The New Storage Protocol on The Block: Non-Volatile Memory Express (NVMe)
When Fusion IO first launched they were ahead of the of the market with two key things, firstly they realized they could achieve lower latency and higher throughput if servers talked to NAND flash on PCIe cards. Secondly, Fusion IO realized that the legacy storage protocols of the time (SAS and SATA) could not exploit the parallelism of the PCIe bus, in effect they pre-empted the non-volatile memory express protocol with their own bespoke virtual storage layer protocol. The image below (reproduced from this anandtech article) illustrates the efficiency in CPU cycles of NVMe versus the conventional IO stack used by SAS and SATA devices:
The evolution of this is NVMe over fabrics.

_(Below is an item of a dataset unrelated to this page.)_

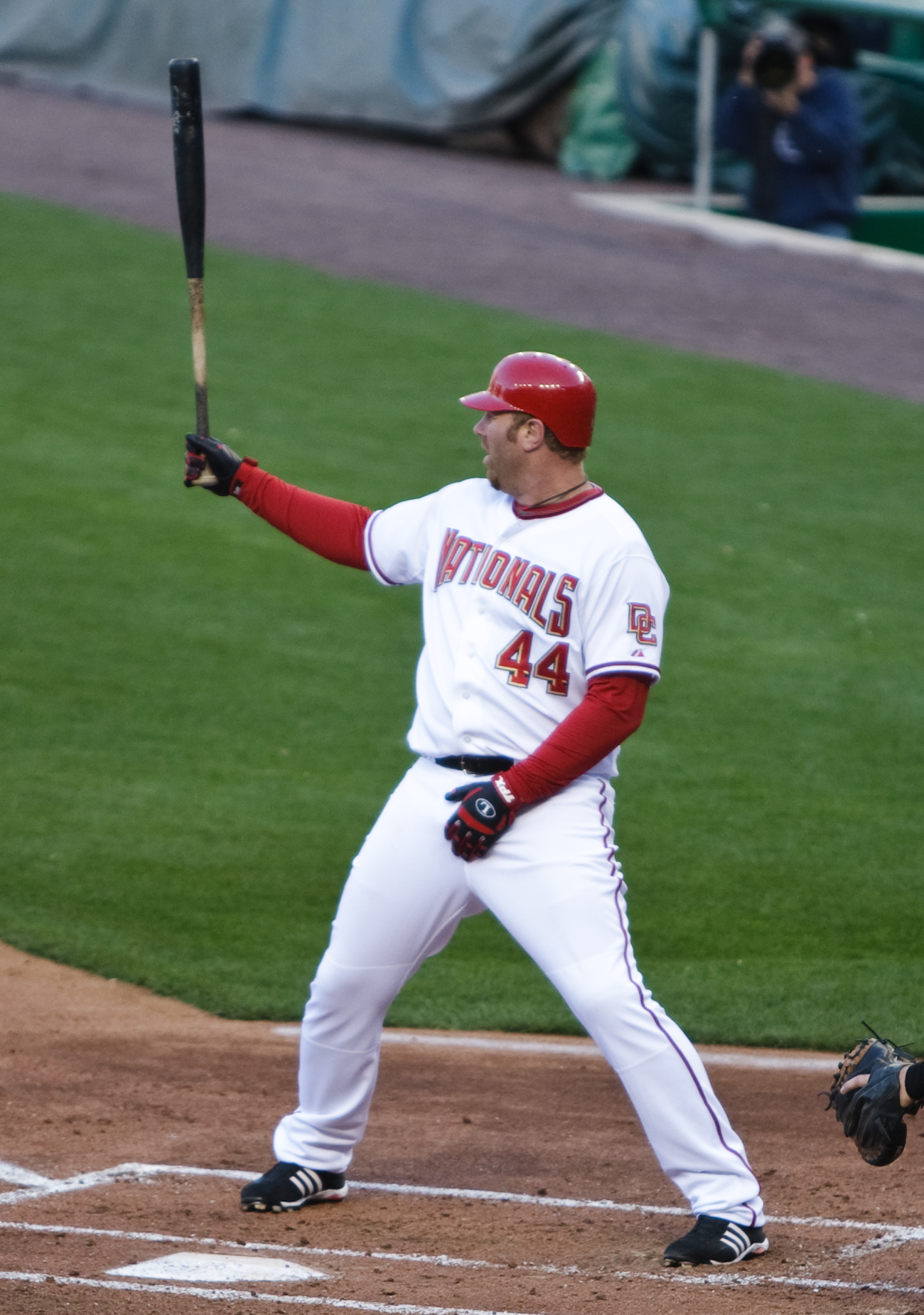 Adam Dunn

My io drive does not use the NVMe protocol, it uses the “IO memory virtual storage layer”, we can see how efficient it is in terms of the sampled CPU time it has consumed compared to the rest of the database engine:
The Future, SMB 3.0, Windows Scale Out File Server and NVMe
The “Server Message Block” (SMB) protocol, Windows scale out file server and non volatile memory express (NVMe) are likely to be popular in storage architectures of the near future. Three architectures are illustrated below which use these technologies:
- Storage presented to SQL Server via Scale Out File Server and local NVMe flash storage in the storage tier
- Storage presented to SQL Server via Scale Out File Server and pooled flash storage accessed via NVMe over fabrics
- End to end use of NVMe over Fabrics
When All Else Fails
When you have extinguished all available options and are hitting the limits of the log writer there are only two places you can really go:
- Delayed durability with SQL Server 2014 onward
Using this involves the hard decision of choosing performance over durability.
- ‘Shard’ The Database
Split the database up across multiple instances with each instance bound to a CPU socket. Prior to Windows Server 2012 R2, Windows System Resource Manager would be one means of achieving this, thereafter the only option is to use Hyper-V or VMWare to create a virtual machine per CPU socket. There are two sticking points here, firstly your data model must lend itself to being shard-ed easily, secondly would workload needs to be such that it falls evenly across shards.
Achieving optimal write log performance is more nuanced than the requirement for fast disks and covers:
- Whether you are bottle necked by getting logging records into the log buffer in first place.
- Is the log writer queue being saturated ?
- The length of the latency chain from a servers CPUs to the physical disk or flash modules.
- Anything in the storage infrastructure likely to throttle latency, such as the write cache filling up and IO being stalled until it is flushed, is there some form of ‘Intelligence’. . . and I use the term loosely that is queuing, aggregating and re-ordering IO because ‘It’ thinks that achieving high throughput at the expense of latency is the desired performance goal.
This post contains images borrowed from Thomas Kejser’s Master Tuning course slide deck with his permission.